## Recorded data
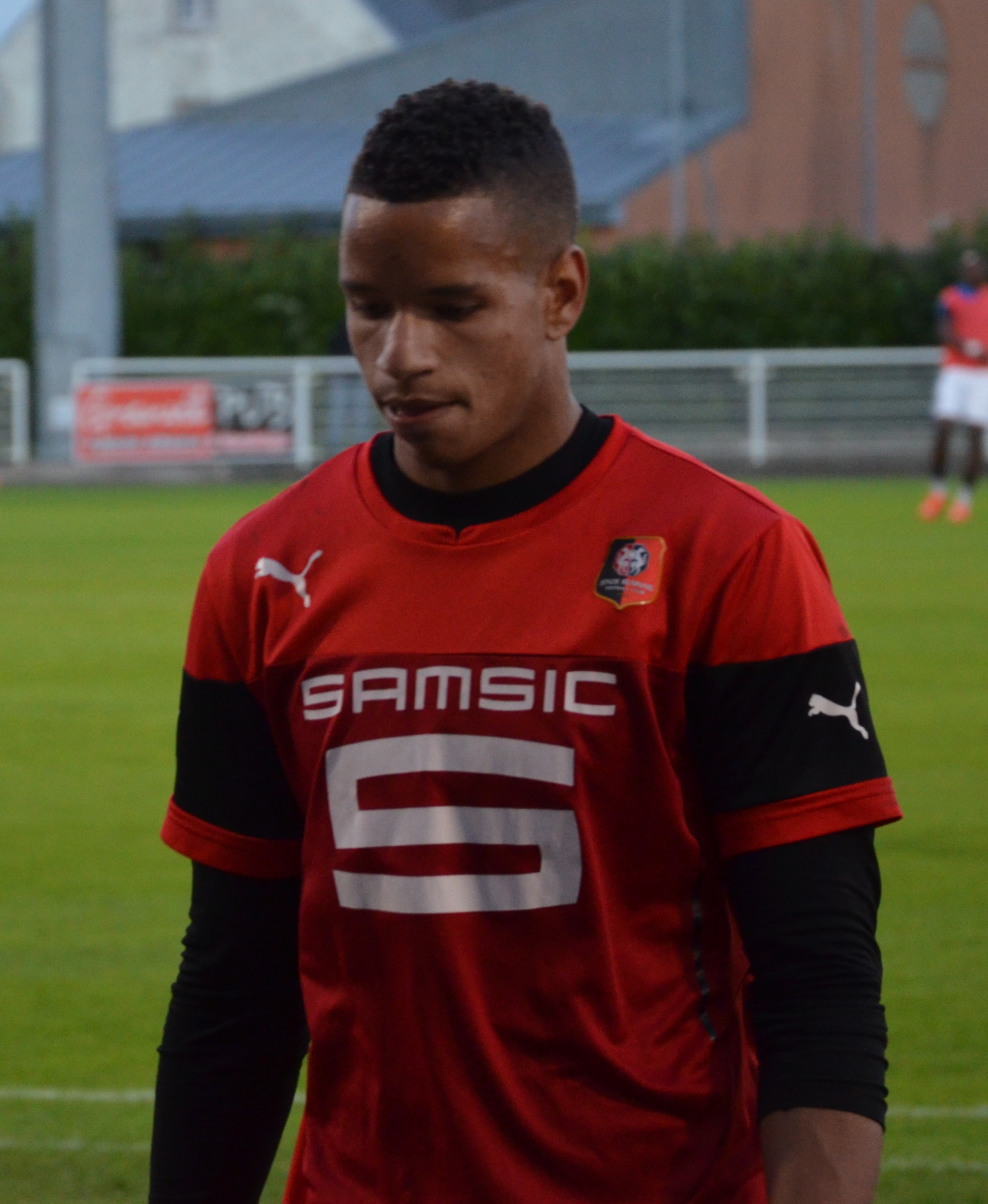 Photographie prise avant la rencontre de CFA2 opposant l'US Granville à la réserve du Stade rennais. Ici, le gardien Christopher Dilo.
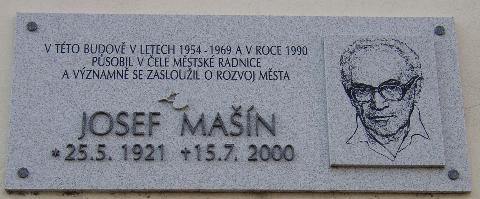 Česky: Pamětní deska Josefa Mašína na budově radnice ve Varnsdorfu.
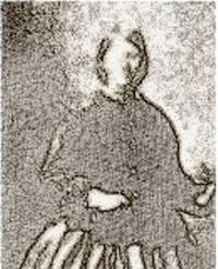 Mercedes Neira Ortiz de Nuñez
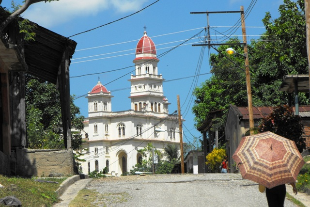 Vue de la Basilique de Notre-Dame de la Charité del Cobre depuis une rue du village d'El Cobre.
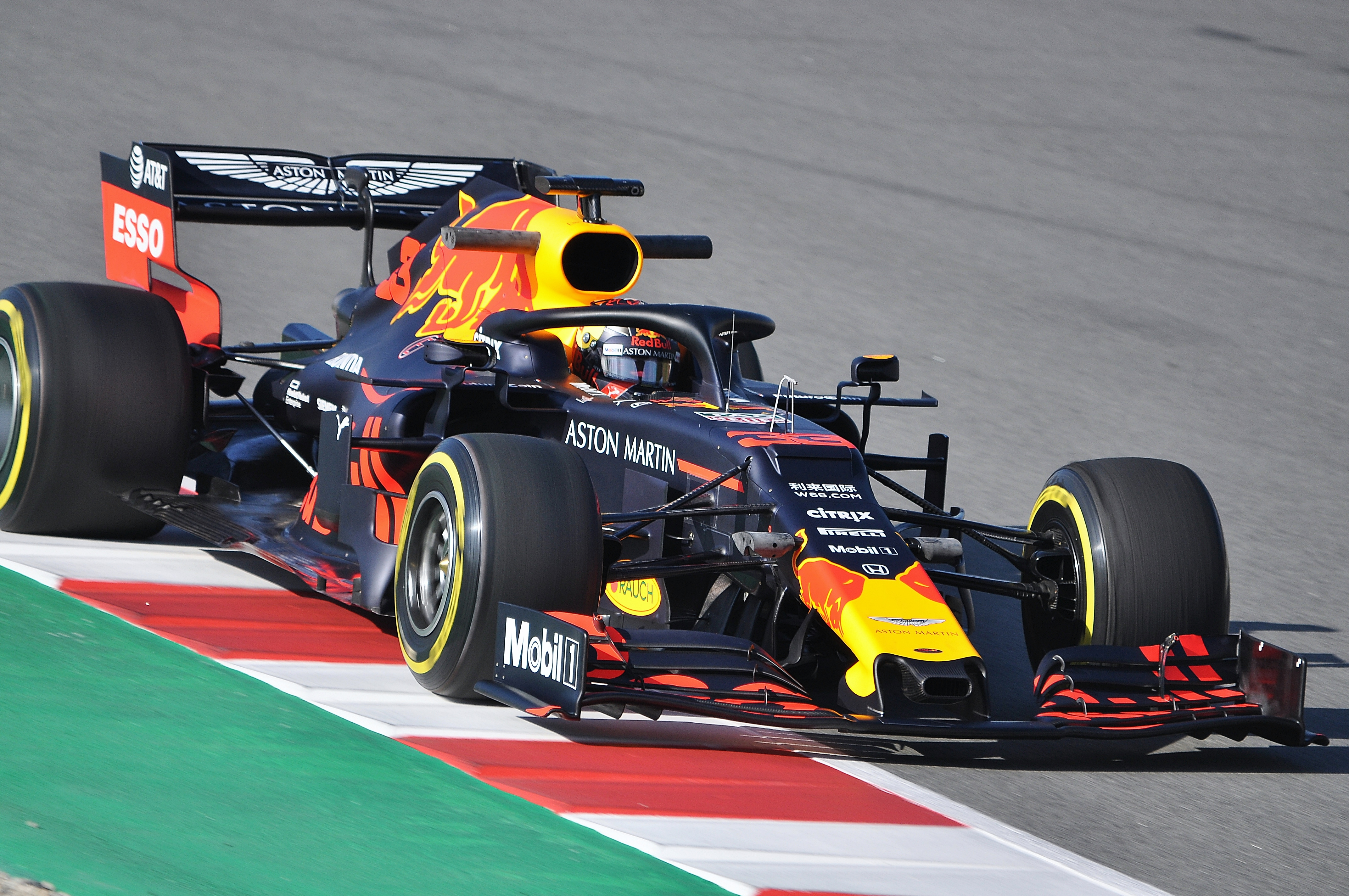 Test Days-Circuito de Catalunya
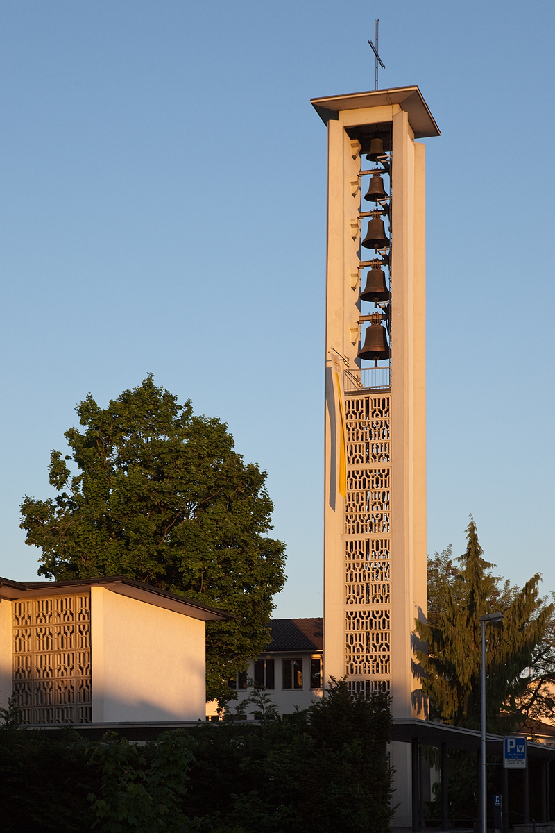 Kirchturm der katholischen Kirche in Langenthal
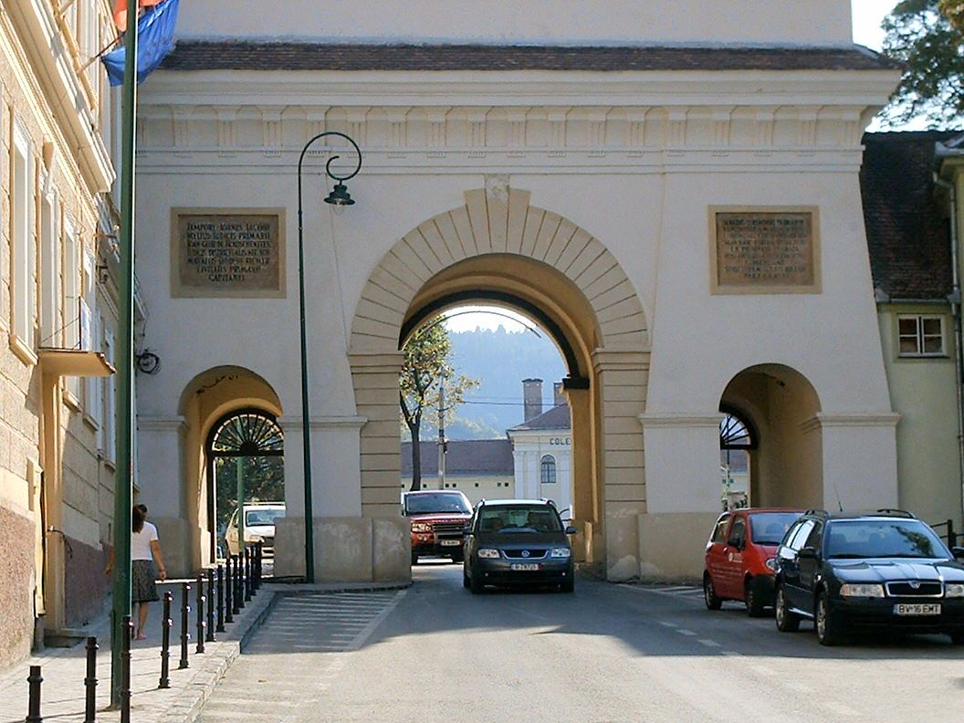 Şchei gate from Braşov
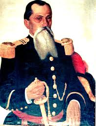 Mariano Lino Morales De Los Reyes
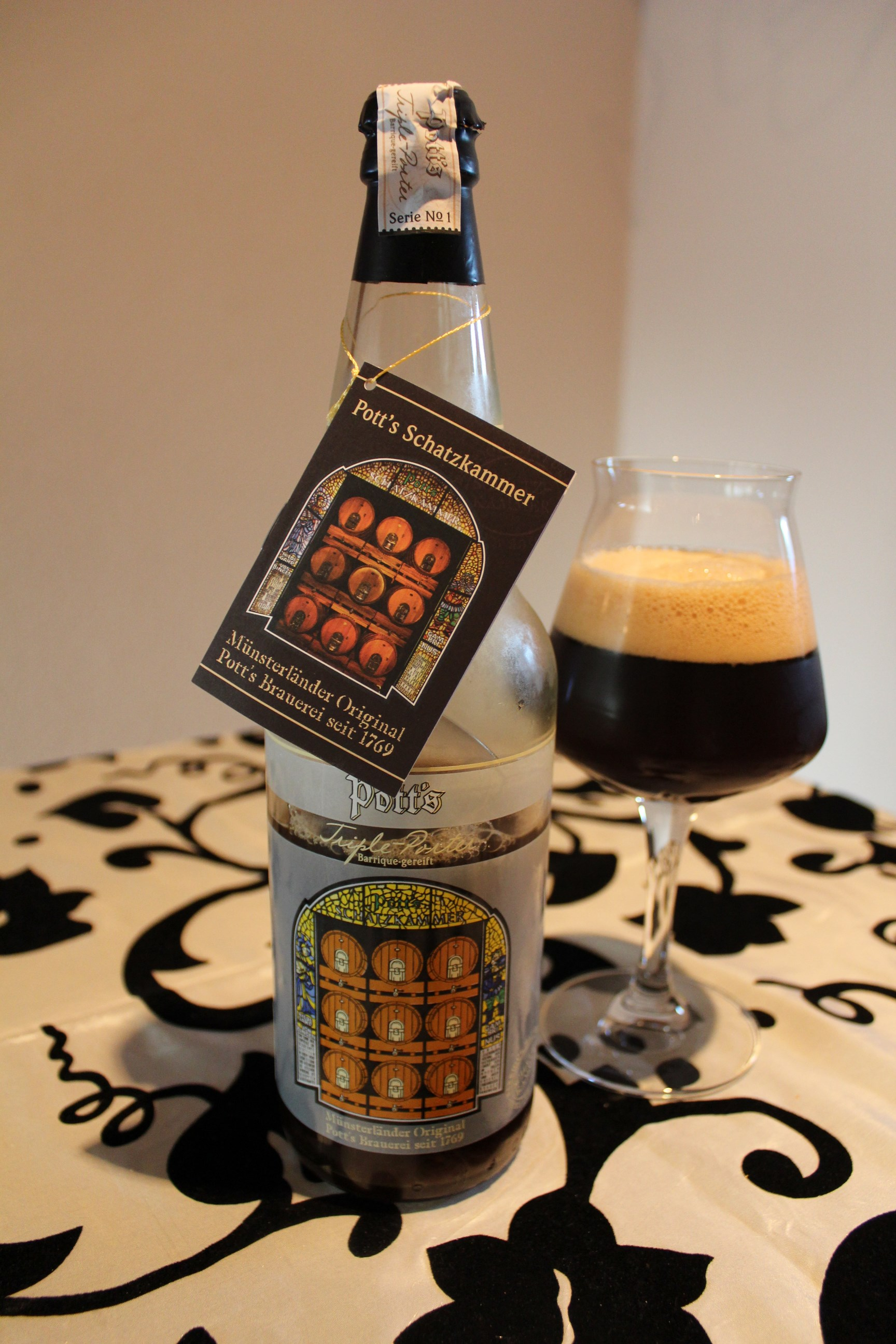 Pott's Tripel Porter

## Assignment
Because the copy must hold no pictures, return only the lines that run from the line containing "Test Days-Circuito de Catalunya" to the end of the data above, each exactly as it stands.

## Exercise result
 Test Days-Circuito de Catalunya
 Kirchturm der katholischen Kirche in Langenthal
 Şchei gate from Braşov
 Mariano Lino Morales De Los Reyes
 Pott's Tripel Porter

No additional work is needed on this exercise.